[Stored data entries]
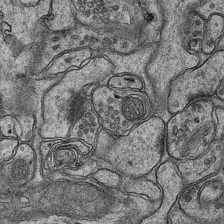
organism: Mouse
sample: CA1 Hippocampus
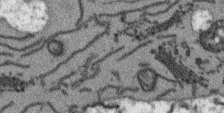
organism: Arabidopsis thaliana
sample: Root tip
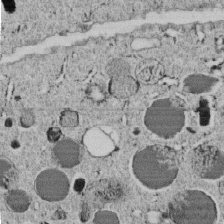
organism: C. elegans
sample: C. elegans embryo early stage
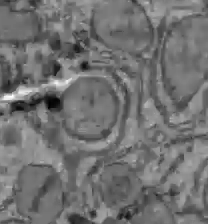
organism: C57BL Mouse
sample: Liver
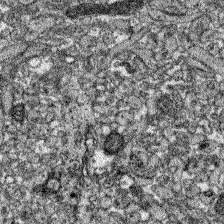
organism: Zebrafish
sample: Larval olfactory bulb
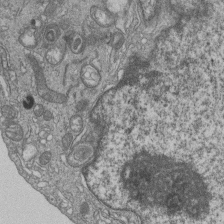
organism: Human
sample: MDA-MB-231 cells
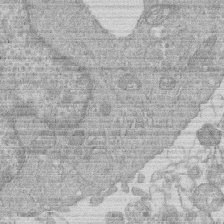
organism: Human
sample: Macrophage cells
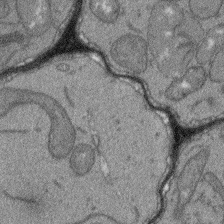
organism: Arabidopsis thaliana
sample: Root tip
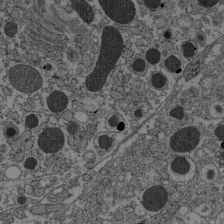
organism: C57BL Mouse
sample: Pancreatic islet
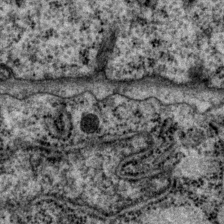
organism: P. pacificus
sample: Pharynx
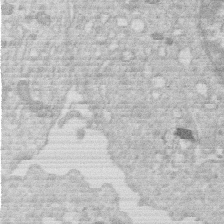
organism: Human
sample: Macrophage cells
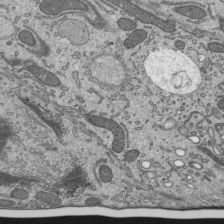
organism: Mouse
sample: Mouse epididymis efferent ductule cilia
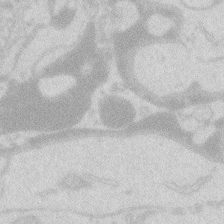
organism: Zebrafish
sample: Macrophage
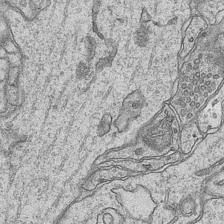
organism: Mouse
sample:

Problem statement: Output the entries verbatim, skipping images.

Task solution:
organism: Mouse
sample: CA1 Hippocampus
organism: Arabidopsis thaliana
sample: Root tip
organism: C. elegans
sample: C. elegans embryo early stage
organism: C57BL Mouse
sample: Liver
organism: Zebrafish
sample: Larval olfactory bulb
organism: Human
sample: MDA-MB-231 cells
organism: Human
sample: Macrophage cells
organism: Arabidopsis thaliana
sample: Root tip
organism: C57BL Mouse
sample: Pancreatic islet
organism: P. pacificus
sample: Pharynx
organism: Human
sample: Macrophage cells
organism: Mouse
sample: Mouse epididymis efferent ductule cilia
organism: Zebrafish
sample: Macrophage
organism: Mouse
sample:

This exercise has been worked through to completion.